/*Thus We are on a great topic Longest Increasing Subsequence in nlog(n) time if n is the length of given array .

Cool Now let us discuss O(n^2) dp method first OK

algo is plain

ll ans[n+1]={0};

for(i=0;i<n;i++)

{

for(j=0;j<i;j++)

{

if(a[j]<a[i])

{

ans[i]=max(a[i]+ans[j])

}

}

}

This is plain O(n^2) algo as you know well as it is travering all the case just a modified brute force

which we commonly call dp.

Now same problem can be solved in O(nlogn) time using a greedy strategy not dynamic strategy.
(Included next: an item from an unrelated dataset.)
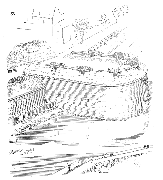 ... Quelques tentatives en ce genre furent cependant faites de ce côté-ci du Rhin, mais les tours françaises du commencement du XVIe siècle ont un plus grand diamètre, moins de hauteur et étaient couronnées par des batteries à barbette avec gabionnades, ou par des caponnières, comme celle présentée dans l'exemple précédent. Le plus souvent on fit de ces tours de véritables porte-flancs, c'est-à-dire qu'on leur donna, en plan horizontal, la forme d'un fer à cheval, et leurs batteries supérieures ne dépassèrent guère le niveau de la crête des courtines (fig. 38) ...

Just think we are on an element i thus what we want is that maximum element whose index in the pretraversed array that

<i and whose value is less than a[i].Just think of it how can you obtain in log(n) time it can be done with many known algos like binary search lower bound upperbound segment trees and ya set or map in c++

Now think of why I told previous statement to think of that

Let me describe a state i as at this position we will store the length of LONGEST INCREASING SUBSEQUENCE WHOSE LAST ELEMENT IS A[i]
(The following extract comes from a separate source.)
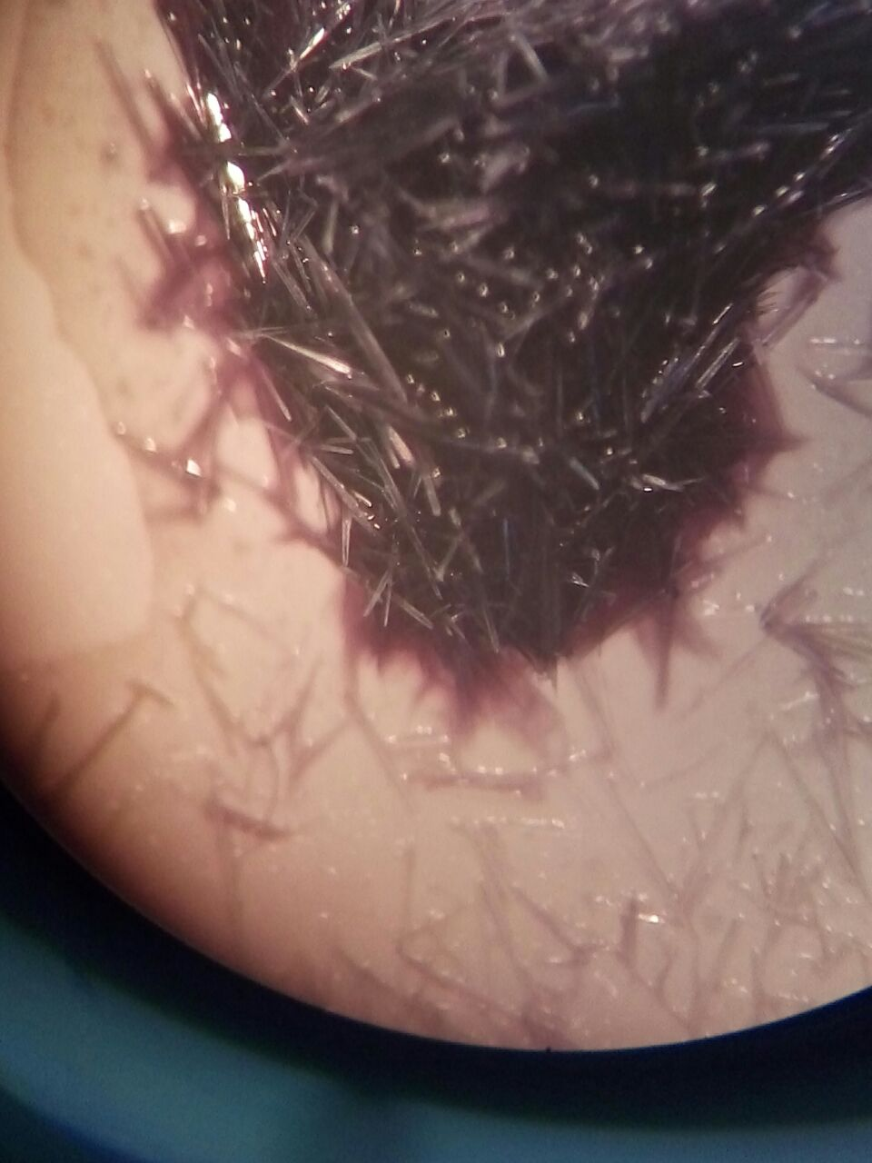 Cristales vistos a microscopio

If you can think of it that what I meant then coming statements will be easy for you to think of.

consider a set and a map

in set at present we will store the value at first index and Longest increasing subsequence ending at a[1] currently is 1

se.insert(a[1])//set

mp[a[1]]=1;//map

So now coool

and traverse whole array

and for each index i find out the maximum element present in the current set

which is less than a[i]

let us keep value of this element as val;

and update the LIS for mp[a[i]]=mp[val]+1//map look at this statement carefullly as it does many things.

and insert the current element a[i] inside the set

after full traversal from 2 to n we can find maximum LIS by keeping account of max(ans,mp[a[i]])

for all i from 1 to n; Cool

Proof:-

Now Question Arises that why we chose such (maximum val_)< a[i] for every a[i] from the set and updated in the map.

becuse if there exists another value <val then that value must be sure considered under val because initially the set was empty and when we

update mp[val] then we have already considered some value in the set which is less than value.

Hope this makes it clear1

If it is still unclear have a look at following example.

consider case as

5

2 1 4 3 5

for i=1;

so we updated first value in set

set contains value {2} and mp[2]=1(since LIS ending at 2 is 1)

for i=2;

we searched for maximum element less than a[2]=1 in set we got answer as Nill means there is no element less than 1 inside the set so mp[1] =1;

now set becomes {1,2}

for i=3 ;

we search for same thing for a[3]=4 we got value as 2 thus mp[4]=mp[2]+1; ===> mp[4]=2//hopes things are becoming clear yet.

now set becomes{1,2,4}

for i=4

we search for same thing for a[4]=3 we got value as 2(max value less than 3) thus mp[3]=mp[2]+1; ===> mp[3]=2//hopes things are becoming clear yet.

now set becomes{1,2,3,4}

for i=5

we search for same thing for a[5]=5 we got value as 4(max value less than 5) thus mp[5]=mp[4]+1; ===> mp[5]=2+1=3//hopes things are becoming clear yet.

now set becomes{1,2,3,4,5}

loop[ ends ] maximum value present in map is 3 thus LIS is 3.

*/